I am a 46-year-old housewife and mother, and I use weed every night.
Queue the judgment.
I don’t care what anyone thinks. My husband doesn’t care. When my son is old enough, he won’t care, because it saved our family. When I’m feeling dramatic, as I often am, I may even say it saved my life. At minimum it has improved the quality of it.
I am a Highly Sensitive Person with anxiety, alcoholism and a touch of Post-Traumatic Stress Disorder. Or maybe misaligned chakras, a need for a rebirthing experience, and/or equine therapy, depending upon which of the multitude of therapists I’ve gone to over the years you talk to.

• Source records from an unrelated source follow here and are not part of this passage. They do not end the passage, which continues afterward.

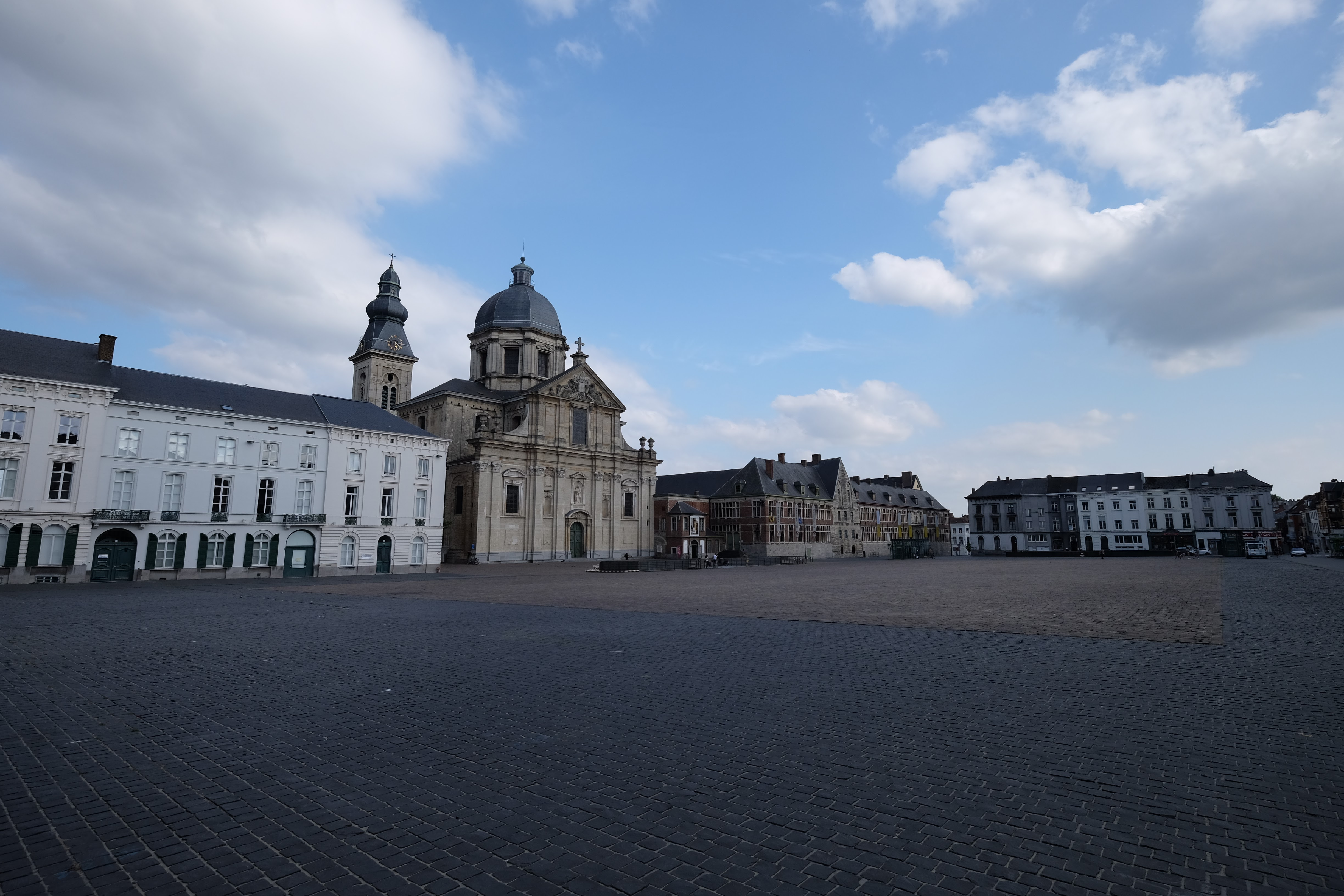 Ghent, Belgium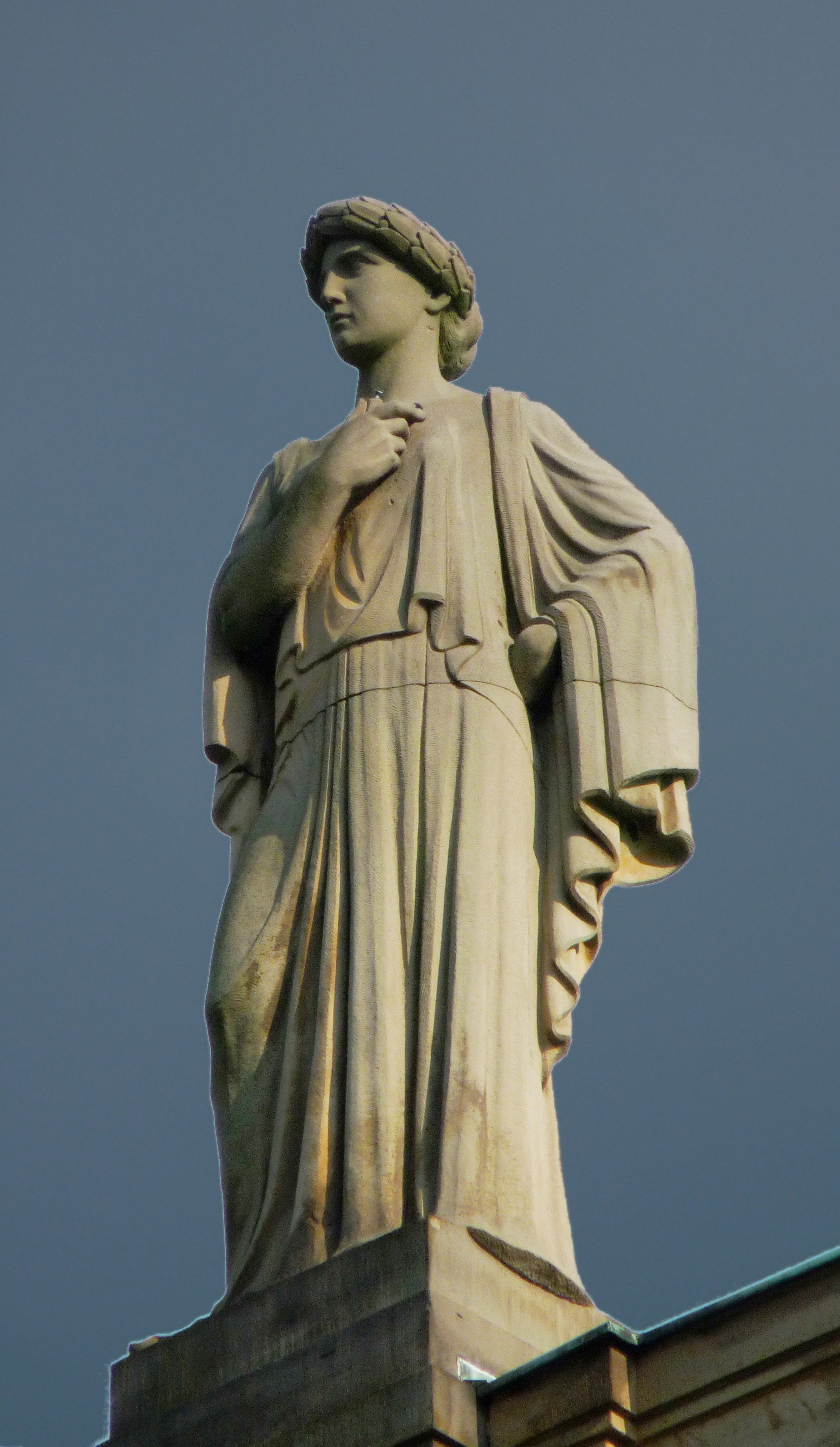 Stuttgart - Staatstheater - Apsis-Skulptur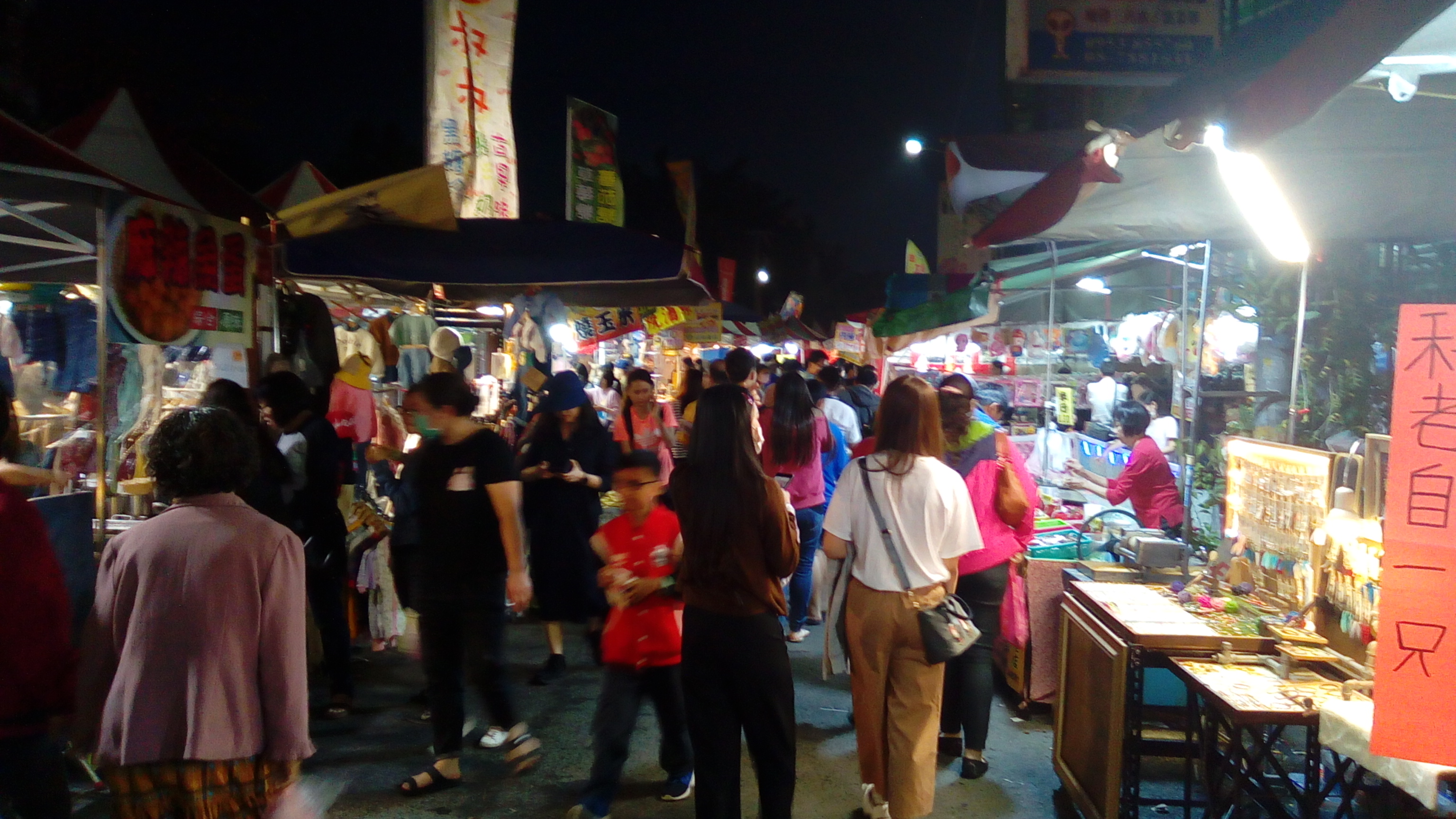 此圖於初二 攝於潮州鎮清水南路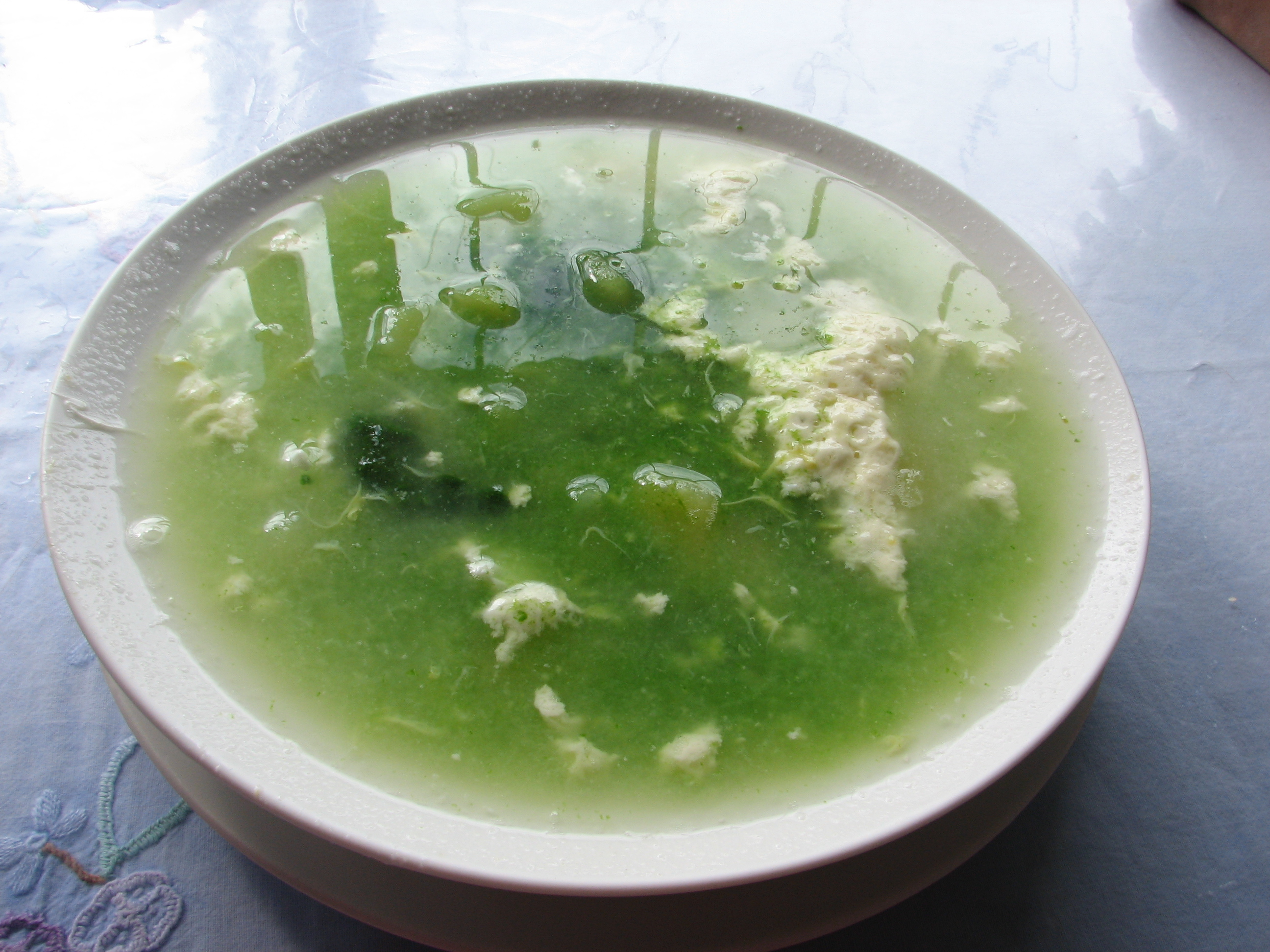 Soup, Caldo verde, Peru.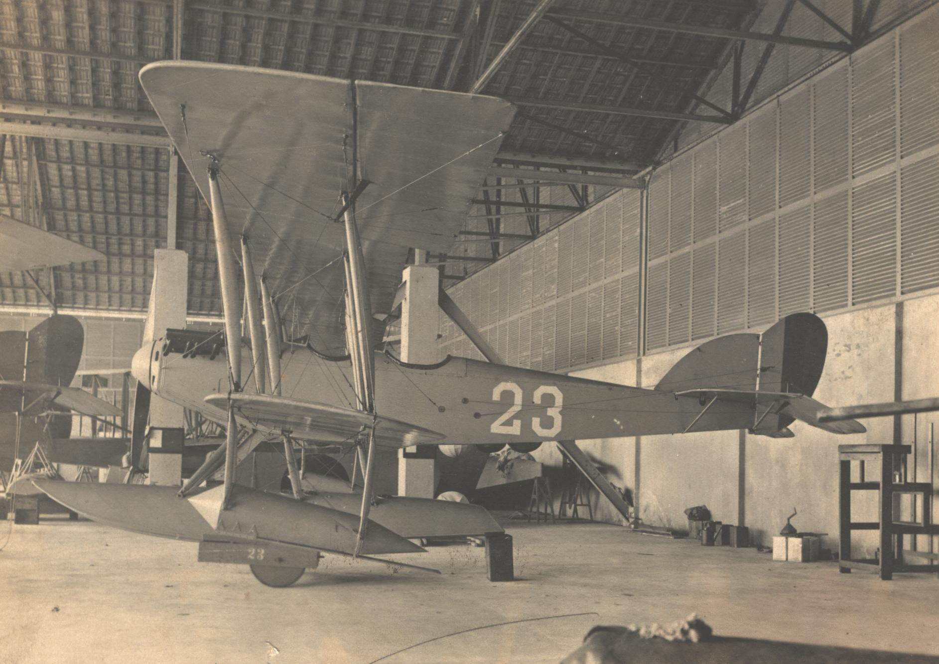 Arquivo liberado pela Marinha do Brasil através de projeto GLAM com Wiki Educação Brasil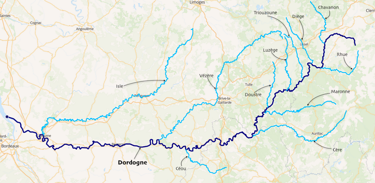 carte réalisée sur umap This map may be incomplete, and may contain errors. Don't rely solely on it for navigation.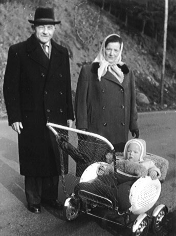 Historický kočárek - datováno jaro 1959.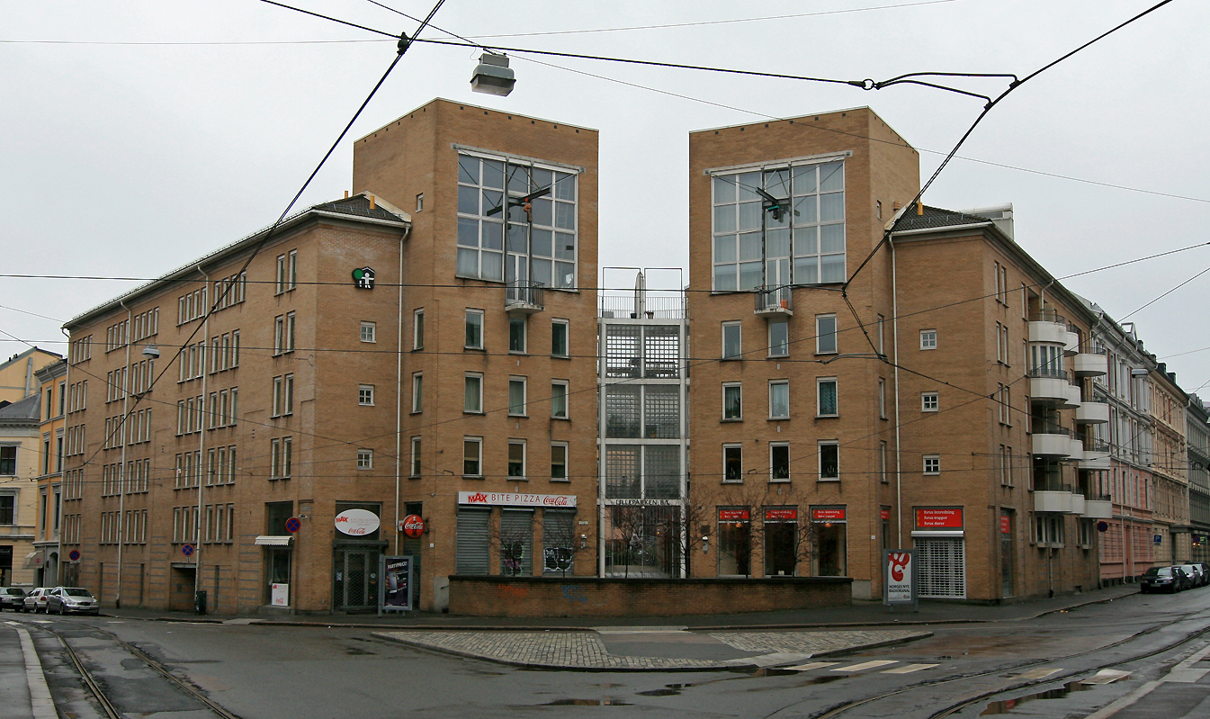 Pilestredet 53, Oslo. Bygd 1988; 4 B Arkitekter.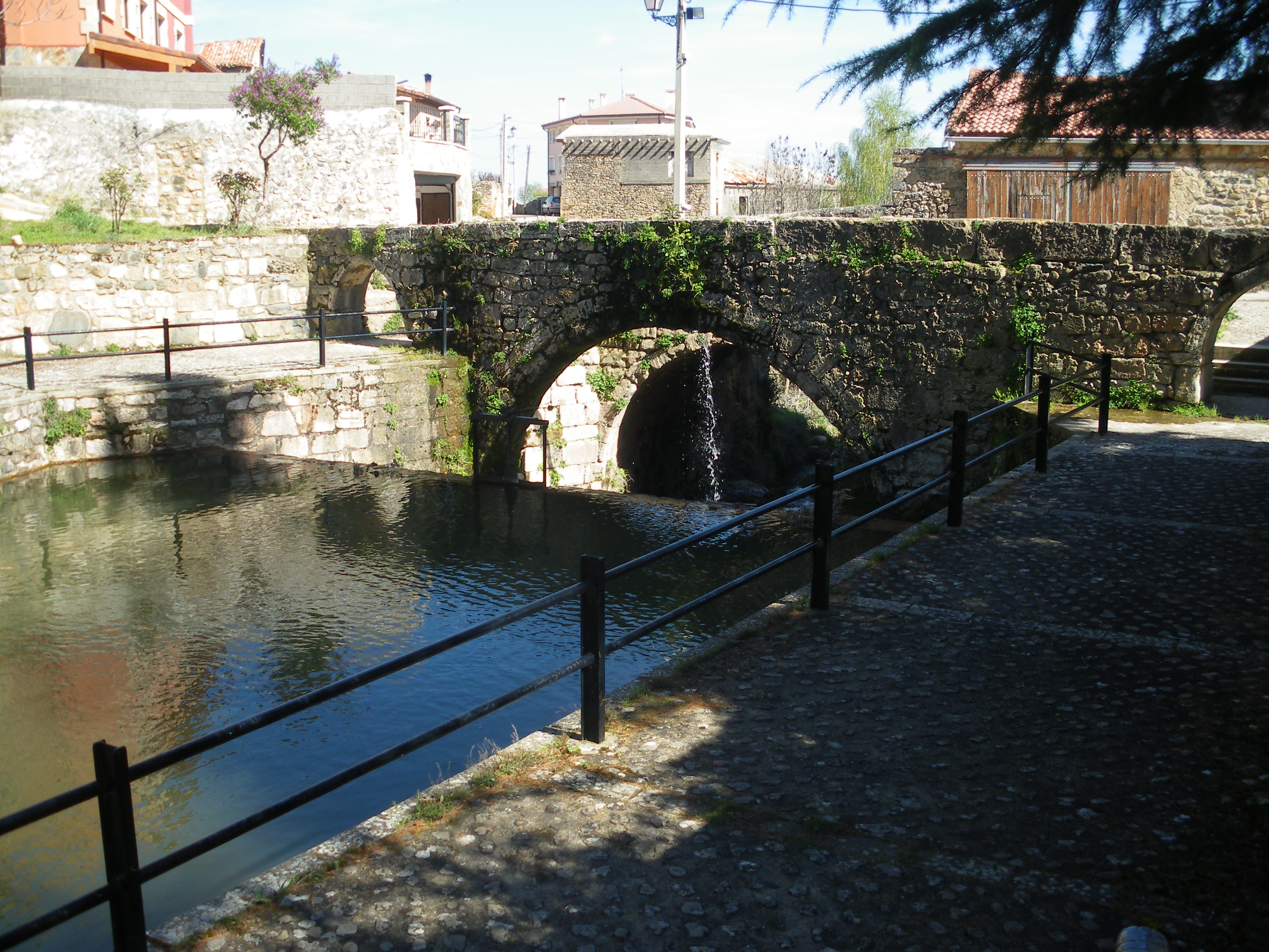 Poza de la Sal, provincia de Burgos, Castilla y León, España.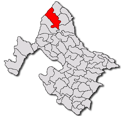 Categorie:Hărţi ale judeţului Mehedinţi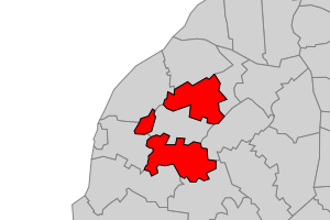 Kaart van de voormalige gemeente Tjum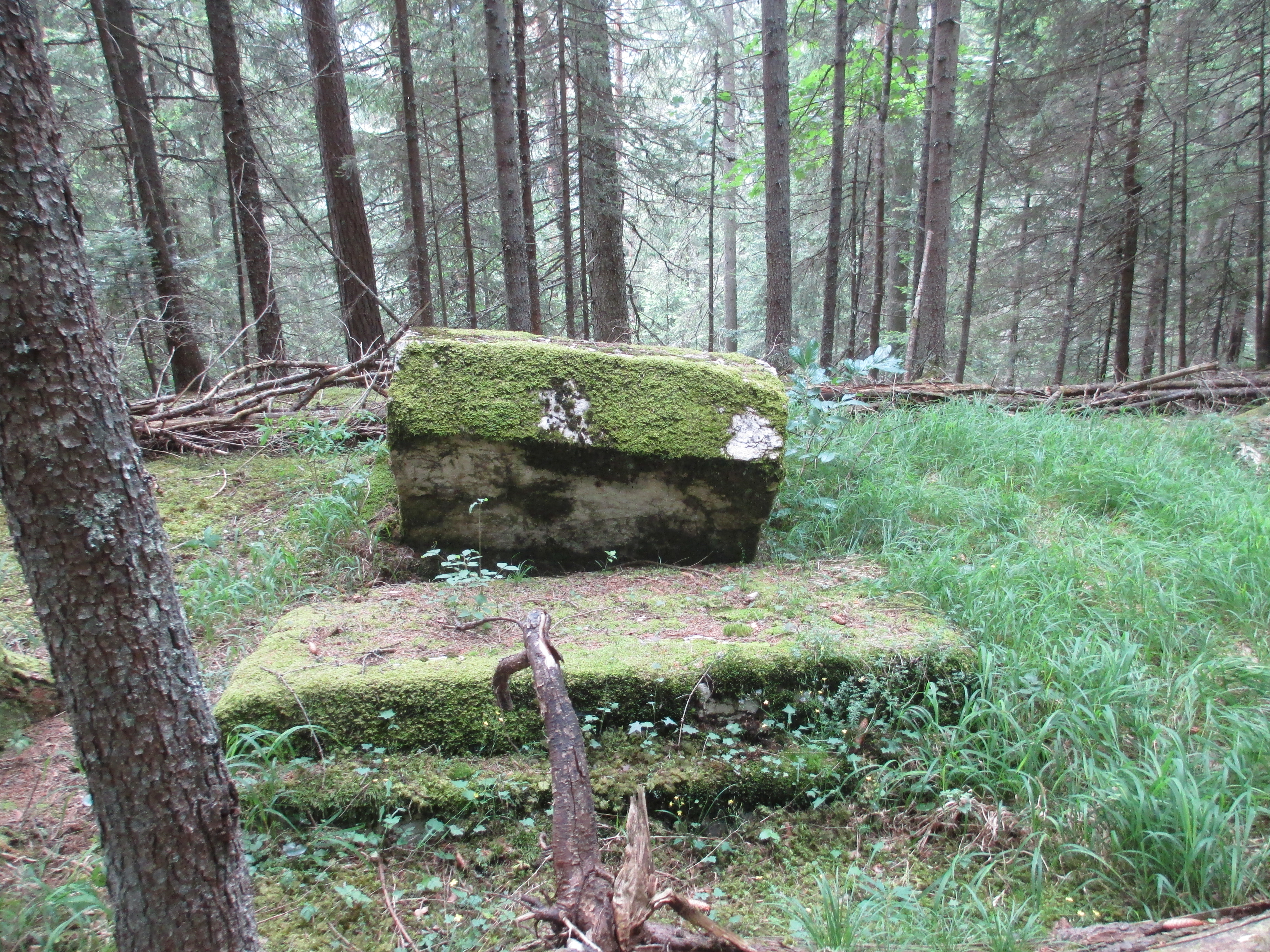 Тврђава Пошијак

The sensitivity and anxiety are just the way I’m wired; the alcoholism used to be binge eating and self harm and the PTSD came from, well, life. I won’t bore you with the details. No, I’m lying. It wouldn’t bore you.
Being a Highly Sensitive Person does not mean I am easily offended or upset. It means that my senses are acute and my reactions to the things I take in through them are very strong. Basically, the same information you are gathering through your eyes, ears, nose, skin and mouth, I am as well, but a lot of those things make me want to scream and break things. Tree bark, the sound of someone else’s bass vibrating, dogs, olives, the underside of a starfish, patchouli, pilling fabric; the reaction I have to these things is visceral, filling my whole body with an unpleasantness ranging from discomfort to rage and panic.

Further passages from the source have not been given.